## DESCRIPTION OF THE TASK
Please print exactly the lines from the line containing "2020.0 | 29.49 |" through the end of the data, no more, and keep pictures out of the copy.
------------------------------------
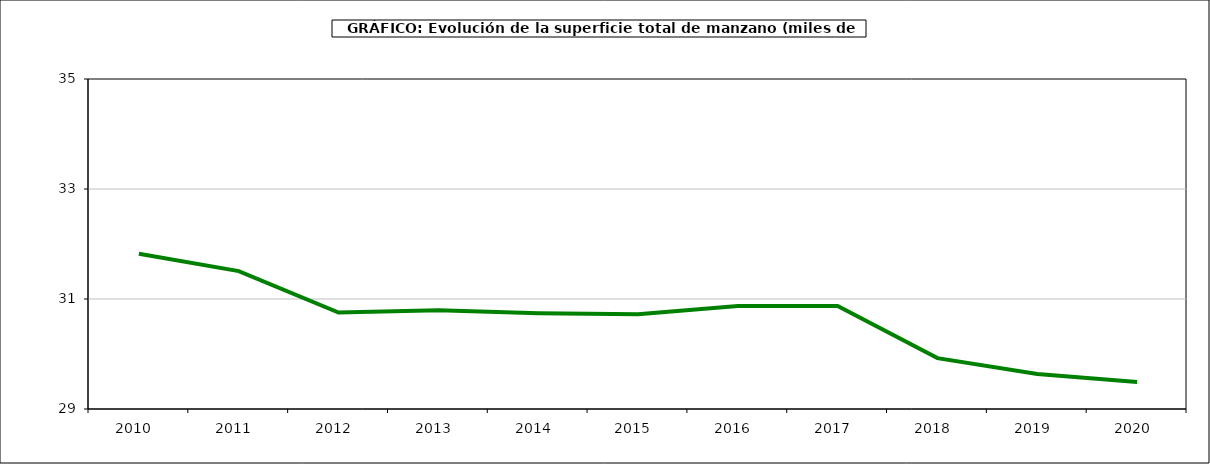
| Category | superficie manzano |
|---|---|
| 2010.0 | 31.822 |
| 2011.0 | 31.507 |
| 2012.0 | 30.753 |
| 2013.0 | 30.794 |
| 2014.0 | 30.739 |
| 2015.0 | 30.721 |
| 2016.0 | 30.872 |
| 2017.0 | 30.872 |
| 2018.0 | 29.925 |
| 2019.0 | 29.637 |
| 2020.0 | 29.49 |
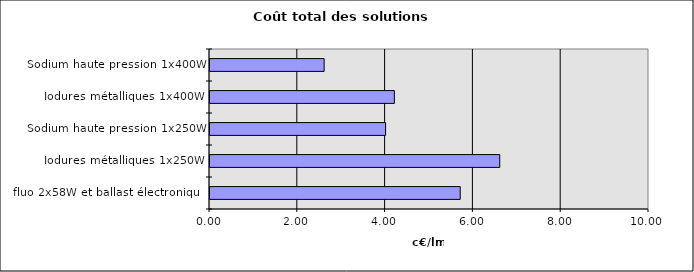
| Category | Series 0 |
|---|---|
| fluo 2x58W et ballast électronique | 5.7 |
| Iodures métalliques 1x250W | 6.6 |
| Sodium haute pression 1x250W | 4 |
| Iodures métalliques 1x400W | 4.2 |
| Sodium haute pression 1x400W | 2.6 |
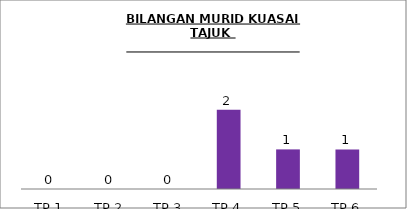
| Category | Series 0 |
|---|---|
| TP 1 | 0 |
| TP 2 | 0 |
| TP 3 | 0 |
| TP 4 | 2 |
| TP 5 | 1 |
| TP 6 | 1 |
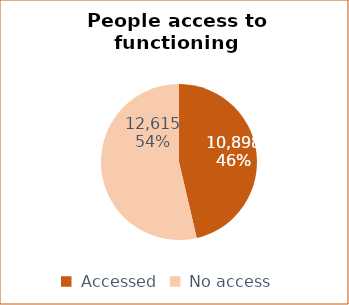
| Category |  # in villages (6:1)  |
|---|---|
|  Accessed   | 10898 |
|  No access   | 12615 |
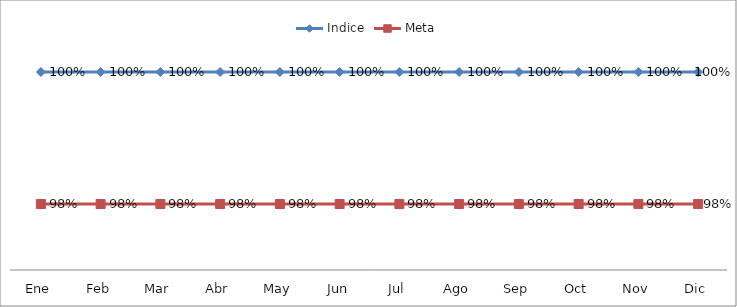
| Category | Indice | Meta |
|---|---|---|
| Ene | 1 | 0.98 |
| Feb | 1 | 0.98 |
| Mar | 1 | 0.98 |
| Abr | 1 | 0.98 |
| May | 1 | 0.98 |
| Jun | 1 | 0.98 |
| Jul | 1 | 0.98 |
| Ago | 1 | 0.98 |
| Sep | 1 | 0.98 |
| Oct | 1 | 0.98 |
| Nov | 1 | 0.98 |
| Dic | 1 | 0.98 |
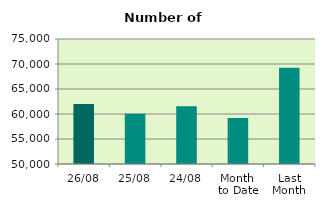
| Category | Series 0 |
|---|---|
| 26/08 | 61994 |
| 25/08 | 60042 |
| 24/08 | 61550 |
| Month 
to Date | 59181.158 |
| Last
Month | 69237.818 |
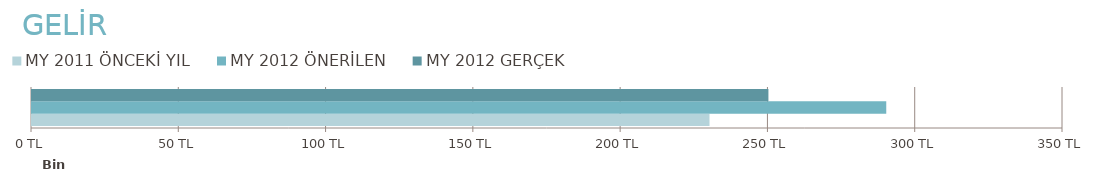
| Category | MY 2011 | MY 2012 |
|---|---|---|
| 0 | 230000 | 250000 |
------------------------------------
## SOLUTION FOR THIS TASK
| 2020.0 | 29.49 |
| Category | Series 0 |
|---|---|
| fluo 2x58W et ballast électronique | 5.7 |
| Iodures métalliques 1x250W | 6.6 |
| Sodium haute pression 1x250W | 4 |
| Iodures métalliques 1x400W | 4.2 |
| Sodium haute pression 1x400W | 2.6 |
| Category | Series 0 |
|---|---|
| TP 1 | 0 |
| TP 2 | 0 |
| TP 3 | 0 |
| TP 4 | 2 |
| TP 5 | 1 |
| TP 6 | 1 |
| Category |  # in villages (6:1)  |
|---|---|
|  Accessed   | 10898 |
|  No access   | 12615 |
| Category | Indice | Meta |
|---|---|---|
| Ene | 1 | 0.98 |
| Feb | 1 | 0.98 |
| Mar | 1 | 0.98 |
| Abr | 1 | 0.98 |
| May | 1 | 0.98 |
| Jun | 1 | 0.98 |
| Jul | 1 | 0.98 |
| Ago | 1 | 0.98 |
| Sep | 1 | 0.98 |
| Oct | 1 | 0.98 |
| Nov | 1 | 0.98 |
| Dic | 1 | 0.98 |
| Category | Series 0 |
|---|---|
| 26/08 | 61994 |
| 25/08 | 60042 |
| 24/08 | 61550 |
| Month 
to Date | 59181.158 |
| Last
Month | 69237.818 |
| Category | MY 2011 | MY 2012 |
|---|---|---|
| 0 | 230000 | 250000 |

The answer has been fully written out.